Alloprof: a new French question-answer education dataset and its use in an information retrieval case study

Teachers and students are increasingly relying on online learning resources to supplement the ones provided in school. This increase in the breadth and depth of available resources is a great thing for students, but only provided they are able to find answers to their queries. Question-answering and information retrieval systems have benefited from public datasets to train and evaluate their algorithms, but most of these datasets have been in English text written by and for adults. We introduce a new public French question-answering dataset collected from Alloprof, a Quebec-based primary and high-school help website, containing 29 349 questions and their explanations in a variety of school subjects from 10 368 students, with more than half of the explanations containing links to other questions or some of the 2 596 reference pages on the website. We also present a case study of this dataset in an information retrieval task. This dataset was collected on the Alloprof public forum, with all questions verified for their appropriateness and the explanations verified both for their appropriateness and their relevance to the question. To predict relevant documents, architectures using pre-trained BERT models were fine-tuned and evaluated. This dataset will allow researchers to develop question-answering, information retrieval and other algorithms specifically for the French speaking education context. Furthermore, the range of language proficiency, images, mathematical symbols and spelling mistakes will necessitate algorithms based on a multimodal comprehension. The case study we present as a baseline shows an approach that relies on recent techniques provides an acceptable performance level, but more work is necessary before it can reliably be used and trusted in a production setting.
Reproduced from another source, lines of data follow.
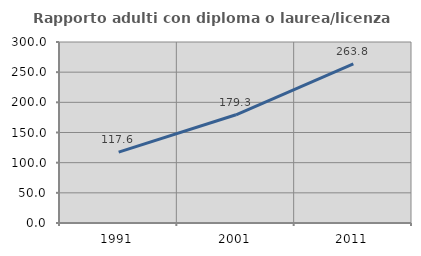
| Category | Rapporto adulti con diploma o laurea/licenza media  |
|---|---|
| 1991.0 | 117.562 |
| 2001.0 | 179.331 |
| 2011.0 | 263.77 |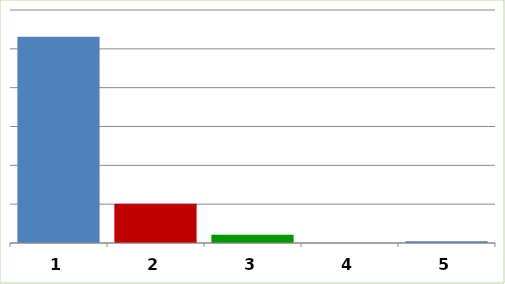
| Category | Series 0 |
|---|---|
| 0 | 53142659.26 |
| 1 | 10137335 |
| 2 | 2124000 |
| 3 | 0 |
| 4 | 450000 |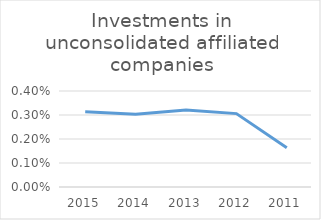
| Category | Investments in unconsolidated affiliated companies |
|---|---|
| 2015.0 | 0.003 |
| 2014.0 | 0.003 |
| 2013.0 | 0.003 |
| 2012.0 | 0.003 |
| 2011.0 | 0.002 |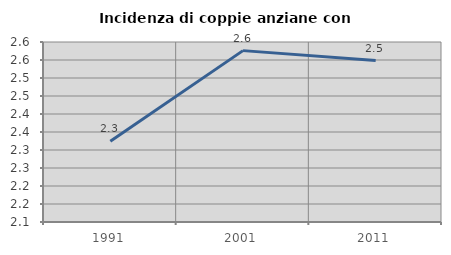
| Category | Incidenza di coppie anziane con figli |
|---|---|
| 1991.0 | 2.324 |
| 2001.0 | 2.576 |
| 2011.0 | 2.548 |

翻译：教师和学生日益依赖在线学习资源以补充校内教材。资源广度与深度的增加对学生而言固然有益，但前提是学生能从中找到所需问题的答案。问答系统与信息检索系统虽受益于公开数据集进行算法训练与评估，然而现有数据集多由成年人编制，且以英语文本为主。本研究介绍了一个从魁北克中小学教育辅导网站Alloprof收集的法语问答公开数据集，包含来自10,368名学生的29,349道问题及其对应解答，涵盖多个学科领域，其中半数以上的解答关联其他问题或网站内2,596个参考页面。我们同时展示了该数据集在信息检索任务中的案例研究。数据均采集自Alloprof公共论坛，所有问题及解答均通过适宜性审核，解答内容还额外验证了与问题的相关性。为预测相关文档，我们微调并评估了基于预训练BERT模型的架构。该数据集将助力研究者开发专用于法语教育场景的问答系统、信息检索及其他算法。此外，数据中呈现的语言能力差异、图像、数学符号及拼写错误，将推动基于多模态理解的算法研究。作为基准的案例研究表明，依托当前技术的方法虽能达到可接受的性能水平，但在生产环境中实现可靠应用前仍需进一步探索。